Transcribe the entries below exactly from their first line through the line containing "2011.0 | 174.074 |", and let no picture into the copy.

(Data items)
----------------------------------------

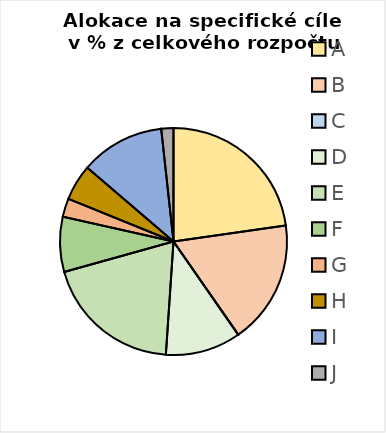
| Category | Series 0 |
|---|---|
| A | 0.227 |
| B | 0.176 |
| C | 0 |
| D | 0.107 |
| E | 0.196 |
| F | 0.079 |
| G | 0.026 |
| H | 0.051 |
| I | 0.12 |
| J | 0.017 |
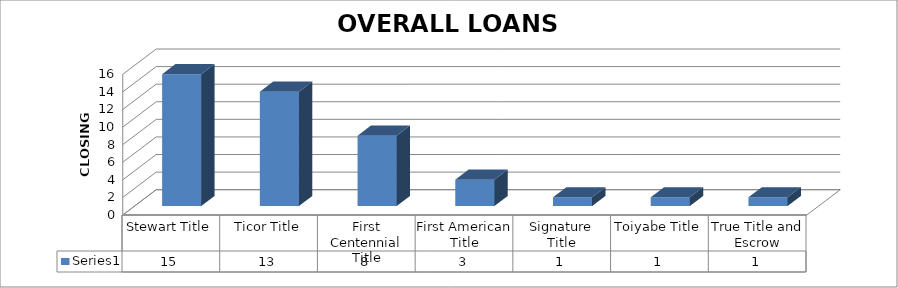
| Category | Series 0 |
|---|---|
| Stewart Title | 15 |
| Ticor Title | 13 |
| First Centennial Title | 8 |
| First American Title | 3 |
| Signature Title | 1 |
| Toiyabe Title | 1 |
| True Title and Escrow | 1 |
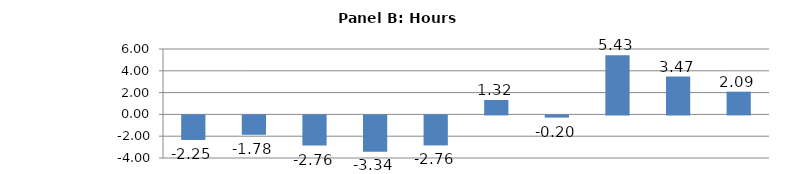
| Category | Series 0 |
|---|---|
| Crop and animal production | -2.252 |
| Wood product manufacturing | -1.781 |
| Forestry and logging | -2.763 |
| Fishing, hunting and trapping | -3.34 |
| Paper manufacturing | -2.755 |
| Support activities for agriculture and forestry | 1.324 |
| Mining (except oil and gas) | -0.201 |
| Support activities for mining and oil and gas | 5.429 |
| Oil and gas extraction | 3.468 |
| Petroleum and coal products manufacturing | 2.085 |
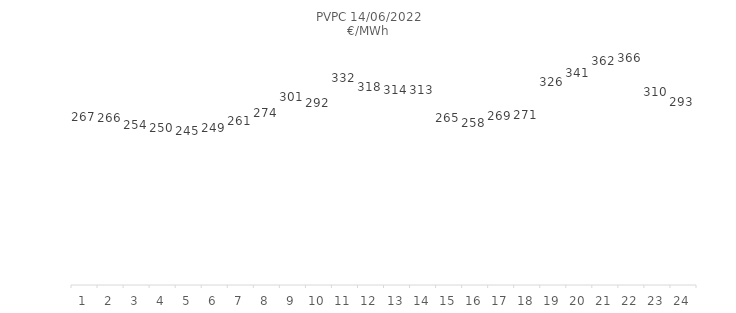
| Category | PVPC 14/06/2022
€/MWh |
|---|---|
| 1.0 | 266.95 |
| 2.0 | 266.34 |
| 3.0 | 254.41 |
| 4.0 | 249.73 |
| 5.0 | 244.74 |
| 6.0 | 248.96 |
| 7.0 | 261.12 |
| 8.0 | 274.29 |
| 9.0 | 300.68 |
| 10.0 | 291.95 |
| 11.0 | 332.44 |
| 12.0 | 317.75 |
| 13.0 | 313.79 |
| 14.0 | 313.36 |
| 15.0 | 265.42 |
| 16.0 | 258.4 |
| 17.0 | 268.77 |
| 18.0 | 271.23 |
| 19.0 | 325.92 |
| 20.0 | 340.65 |
| 21.0 | 361.8 |
| 22.0 | 366.25 |
| 23.0 | 309.93 |
| 24.0 | 292.87 |
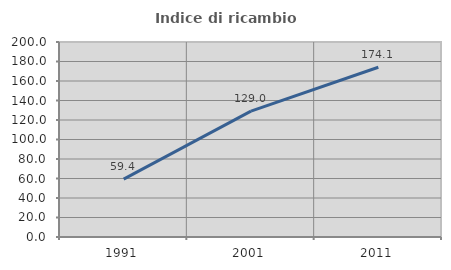
| Category | Indice di ricambio occupazionale  |
|---|---|
| 1991.0 | 59.42 |
| 2001.0 | 129.032 |
| 2011.0 | 174.074 |
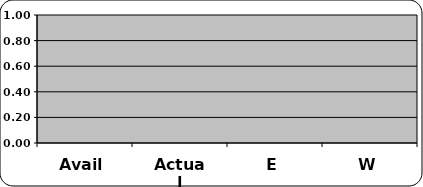
| Category | TOTAL |
|---|---|
| Avail | 0 |
| Actual | 0 |
| E | 0 |
| W | 0 |
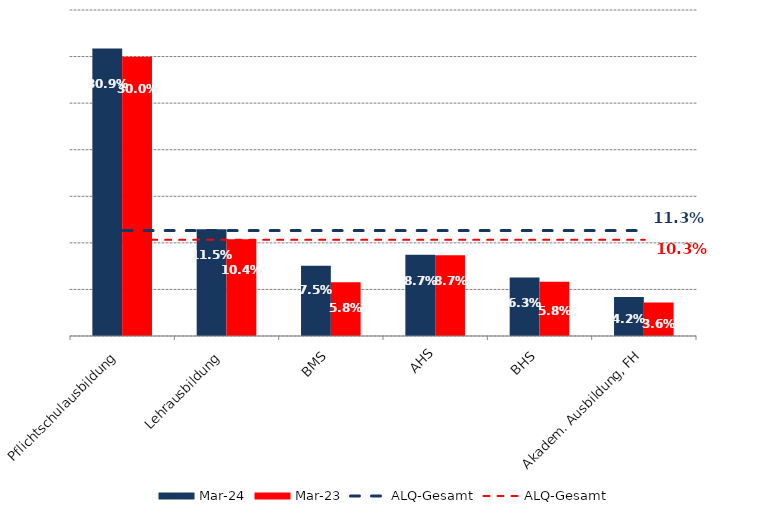
| Category | Mrz 24 | Mrz 23 |
|---|---|---|
| Pflichtschulausbildung | 0.309 | 0.3 |
| Lehrausbildung | 0.115 | 0.104 |
| BMS | 0.075 | 0.058 |
| AHS | 0.087 | 0.087 |
| BHS | 0.063 | 0.058 |
| Akadem. Ausbildung, FH | 0.042 | 0.036 |
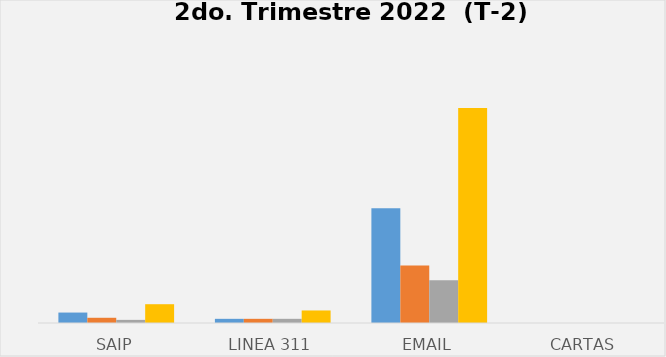
| Category | Series 0 | Series 1 | Series 2 | Series 3 |
|---|---|---|---|---|
| SAIP | 10 | 5 | 3 | 18 |
| Linea 311 | 4 | 4 | 4 | 12 |
| Email | 110 | 55 | 41 | 206 |
| Cartas | 0 | 0 | 0 | 0 |
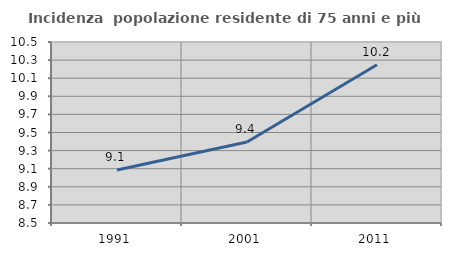
| Category | Incidenza  popolazione residente di 75 anni e più |
|---|---|
| 1991.0 | 9.087 |
| 2001.0 | 9.394 |
| 2011.0 | 10.248 |
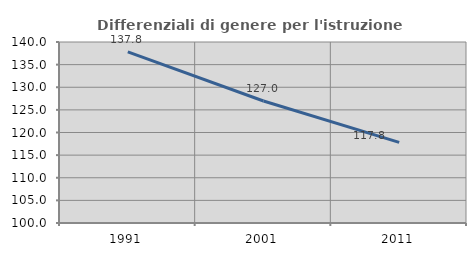
| Category | Differenziali di genere per l'istruzione superiore |
|---|---|
| 1991.0 | 137.805 |
| 2001.0 | 126.963 |
| 2011.0 | 117.806 |
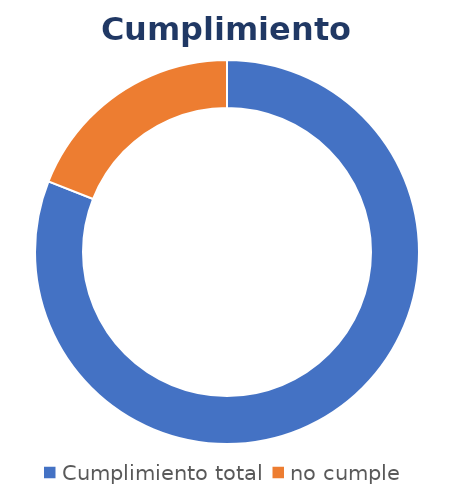
| Category | Series 0 |
|---|---|
| Cumplimiento total | 0.81 |
| no cumple | 0.19 |
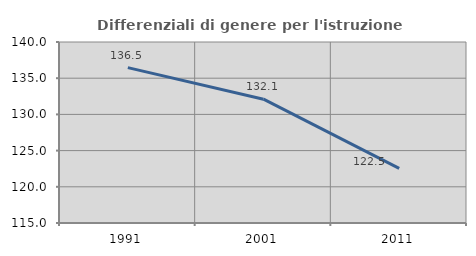
| Category | Differenziali di genere per l'istruzione superiore |
|---|---|
| 1991.0 | 136.462 |
| 2001.0 | 132.102 |
| 2011.0 | 122.548 |
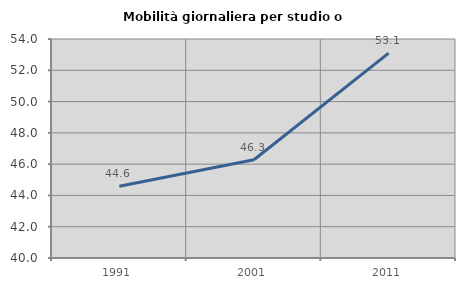
| Category | Mobilità giornaliera per studio o lavoro |
|---|---|
| 1991.0 | 44.585 |
| 2001.0 | 46.28 |
| 2011.0 | 53.094 |
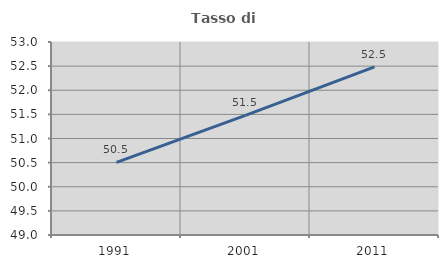
| Category | Tasso di occupazione   |
|---|---|
| 1991.0 | 50.504 |
| 2001.0 | 51.479 |
| 2011.0 | 52.486 |
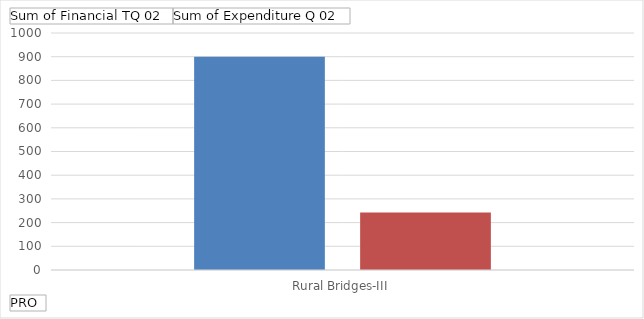
| Category | Sum of Financial TQ 02 | Sum of Expenditure Q 02 |
|---|---|---|
| Rural Bridges-III | 900 | 242.86 |
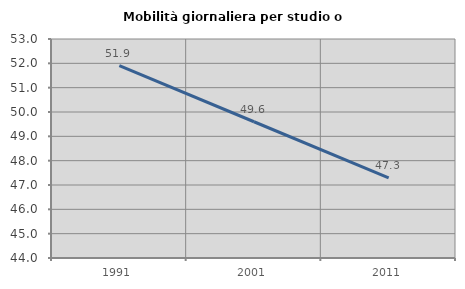
| Category | Mobilità giornaliera per studio o lavoro |
|---|---|
| 1991.0 | 51.904 |
| 2001.0 | 49.599 |
| 2011.0 | 47.297 |
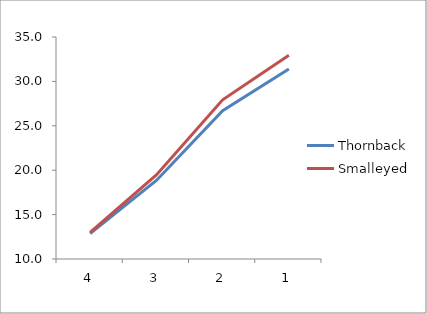
| Category | Thornback | Smalleyed |
|---|---|---|
| 0 | 12.869 | 12.988 |
| 1 | 18.841 | 19.474 |
| 2 | 26.702 | 27.926 |
| 3 | 31.408 | 32.952 |
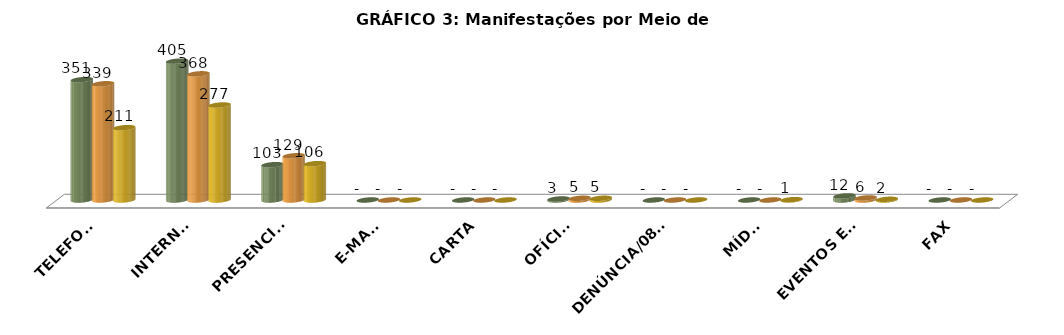
| Category | ABRIL | MAIO | JUNHO |
|---|---|---|---|
| TELEFONE | 351 | 339 | 211 |
| INTERNET | 405 | 368 | 277 |
| PRESENCIAL | 103 | 129 | 106 |
| E-MAIL | 0 | 0 | 0 |
| CARTA | 0 | 0 | 0 |
| OFÍCIO | 3 | 5 | 5 |
| DENÚNCIA/0800 | 0 | 0 | 0 |
| MÍDIA | 0 | 0 | 1 |
| EVENTOS EXT | 12 | 6 | 2 |
| FAX | 0 | 0 | 0 |
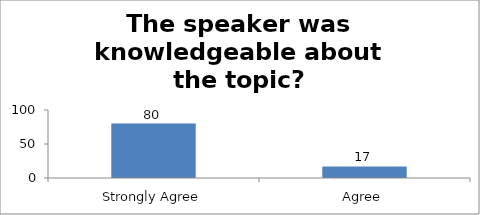
| Category | The speaker was knowledgeable about the topic? |
|---|---|
| Strongly Agree | 80 |
| Agree | 17 |
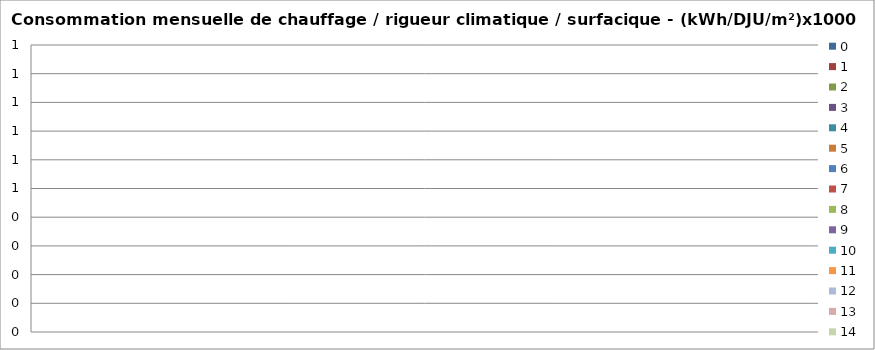
| Category | 0 | 1 | 2 | 3 | 4 | 5 | 6 | 7 | 8 | 9 | 10 | 11 | 12 | 13 | 14 |
|---|---|---|---|---|---|---|---|---|---|---|---|---|---|---|---|
| Janvier | 0 | 0 | 0 | 0 | 0 | 0 | 0 | 0 | 0 | 0 | 0 | 0 | 0 | 0 | 0 |
| Février | 0 | 0 | 0 | 0 | 0 | 0 | 0 | 0 | 0 | 0 | 0 | 0 | 0 | 0 | 0 |
| Mars | 0 | 0 | 0 | 0 | 0 | 0 | 0 | 0 | 0 | 0 | 0 | 0 | 0 | 0 | 0 |
| Avril | 0 | 0 | 0 | 0 | 0 | 0 | 0 | 0 | 0 | 0 | 0 | 0 | 0 | 0 | 0 |
| Mai | 0 | 0 | 0 | 0 | 0 | 0 | 0 | 0 | 0 | 0 | 0 | 0 | 0 | 0 | 0 |
| Juin | 0 | 0 | 0 | 0 | 0 | 0 | 0 | 0 | 0 | 0 | 0 | 0 | 0 | 0 | 0 |
| Juillet | 0 | 0 | 0 | 0 | 0 | 0 | 0 | 0 | 0 | 0 | 0 | 0 | 0 | 0 | 0 |
| Août | 0 | 0 | 0 | 0 | 0 | 0 | 0 | 0 | 0 | 0 | 0 | 0 | 0 | 0 | 0 |
| Septembre | 0 | 0 | 0 | 0 | 0 | 0 | 0 | 0 | 0 | 0 | 0 | 0 | 0 | 0 | 0 |
| Octobre | 0 | 0 | 0 | 0 | 0 | 0 | 0 | 0 | 0 | 0 | 0 | 0 | 0 | 0 | 0 |
| Novembre | 0 | 0 | 0 | 0 | 0 | 0 | 0 | 0 | 0 | 0 | 0 | 0 | 0 | 0 | 0 |
| Décembre | 0 | 0 | 0 | 0 | 0 | 0 | 0 | 0 | 0 | 0 | 0 | 0 | 0 | 0 | 0 |
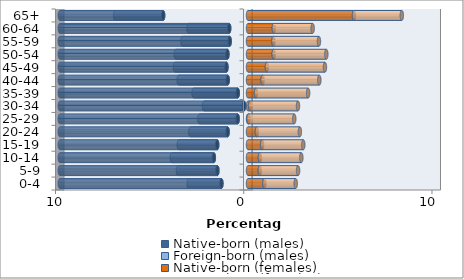
| Category | Native-born (males) | Foreign-born (males) | Native-born (females) | Foreign-born (females) |
|---|---|---|---|---|
| 0-4 | -1.411 | -1.735 | 0.868 | 1.668 |
| 5-9 | -1.626 | -2.096 | 0.627 | 2.033 |
| 10-14 | -1.814 | -2.232 | 0.633 | 2.201 |
| 15-19 | -1.636 | -2.039 | 0.748 | 2.19 |
| 20-24 | -1.082 | -1.981 | 0.47 | 2.284 |
| 25-29 | -0.549 | -2.033 | 0.031 | 2.426 |
| 30-34 | -0.209 | -2.128 | 0.115 | 2.541 |
| 35-39 | -0.544 | -2.347 | 0.423 | 2.771 |
| 40-44 | -1.077 | -2.603 | 0.774 | 3.016 |
| 45-49 | -1.145 | -2.734 | 1.004 | 3.084 |
| 50-54 | -1.093 | -2.744 | 1.364 | 2.797 |
| 55-59 | -0.972 | -2.509 | 1.349 | 2.42 |
| 60-64 | -0.998 | -2.164 | 1.37 | 2.065 |
| 65+ | -4.506 | -2.551 | 5.63 | 2.541 |
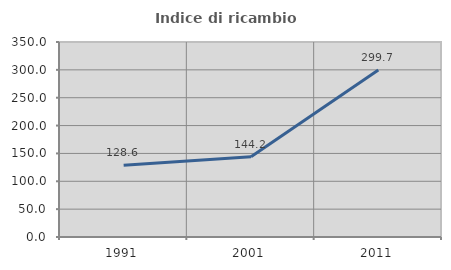
| Category | Indice di ricambio occupazionale  |
|---|---|
| 1991.0 | 128.627 |
| 2001.0 | 144.171 |
| 2011.0 | 299.659 |
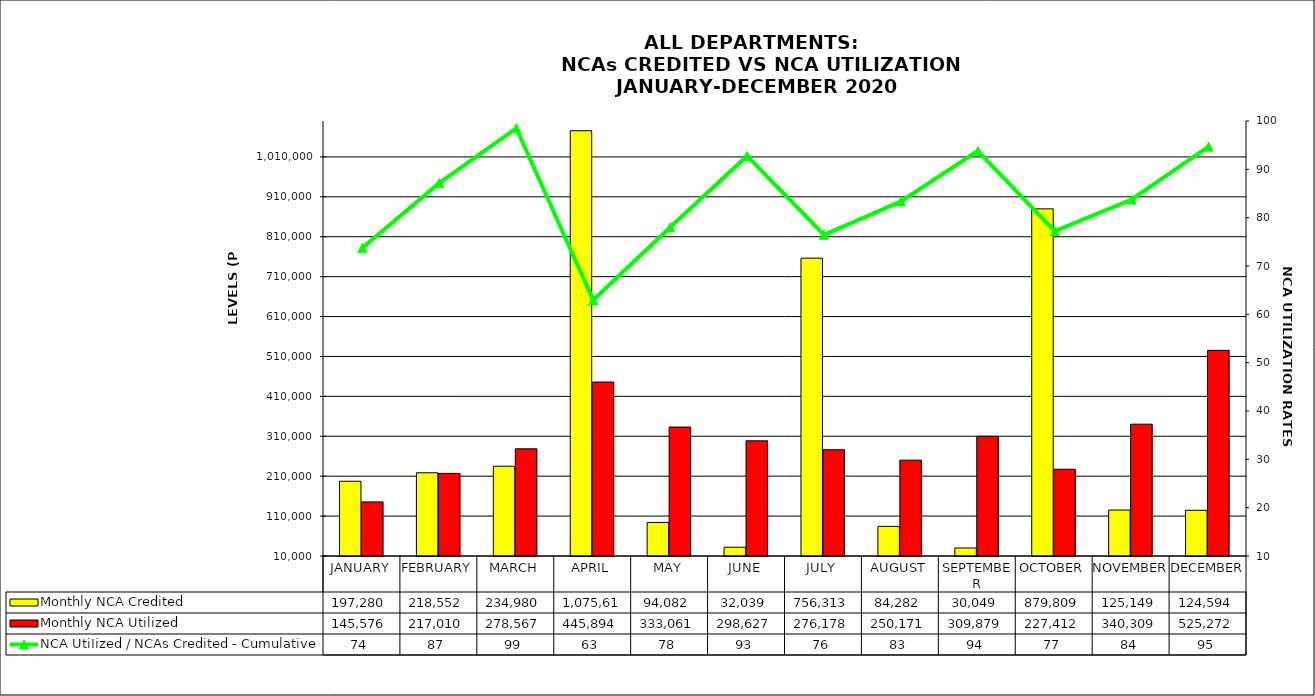
| Category | Monthly NCA Credited | Monthly NCA Utilized |
|---|---|---|
| JANUARY | 197280.374 | 145576.105 |
| FEBRUARY | 218551.98 | 217009.915 |
| MARCH | 234979.639 | 278567.463 |
| APRIL | 1075614.497 | 445894.359 |
| MAY | 94082.131 | 333061.393 |
| JUNE | 32038.674 | 298626.93 |
| JULY | 756312.933 | 276177.539 |
| AUGUST | 84282.483 | 250170.732 |
| SEPTEMBER | 30049.258 | 309878.518 |
| OCTOBER | 879809.114 | 227412.303 |
| NOVEMBER | 125149.366 | 340308.604 |
| DECEMBER | 124593.831 | 525271.602 |

----------------------------------------

• **RESPONSE TO THE TASK**:
| Category | Series 0 |
|---|---|
| A | 0.227 |
| B | 0.176 |
| C | 0 |
| D | 0.107 |
| E | 0.196 |
| F | 0.079 |
| G | 0.026 |
| H | 0.051 |
| I | 0.12 |
| J | 0.017 |
| Category | Series 0 |
|---|---|
| Stewart Title | 15 |
| Ticor Title | 13 |
| First Centennial Title | 8 |
| First American Title | 3 |
| Signature Title | 1 |
| Toiyabe Title | 1 |
| True Title and Escrow | 1 |
| Category | Series 0 |
|---|---|
| Crop and animal production | -2.252 |
| Wood product manufacturing | -1.781 |
| Forestry and logging | -2.763 |
| Fishing, hunting and trapping | -3.34 |
| Paper manufacturing | -2.755 |
| Support activities for agriculture and forestry | 1.324 |
| Mining (except oil and gas) | -0.201 |
| Support activities for mining and oil and gas | 5.429 |
| Oil and gas extraction | 3.468 |
| Petroleum and coal products manufacturing | 2.085 |
| Category | PVPC 14/06/2022
€/MWh |
|---|---|
| 1.0 | 266.95 |
| 2.0 | 266.34 |
| 3.0 | 254.41 |
| 4.0 | 249.73 |
| 5.0 | 244.74 |
| 6.0 | 248.96 |
| 7.0 | 261.12 |
| 8.0 | 274.29 |
| 9.0 | 300.68 |
| 10.0 | 291.95 |
| 11.0 | 332.44 |
| 12.0 | 317.75 |
| 13.0 | 313.79 |
| 14.0 | 313.36 |
| 15.0 | 265.42 |
| 16.0 | 258.4 |
| 17.0 | 268.77 |
| 18.0 | 271.23 |
| 19.0 | 325.92 |
| 20.0 | 340.65 |
| 21.0 | 361.8 |
| 22.0 | 366.25 |
| 23.0 | 309.93 |
| 24.0 | 292.87 |
| Category | Indice di ricambio occupazionale  |
|---|---|
| 1991.0 | 59.42 |
| 2001.0 | 129.032 |
| 2011.0 | 174.074 |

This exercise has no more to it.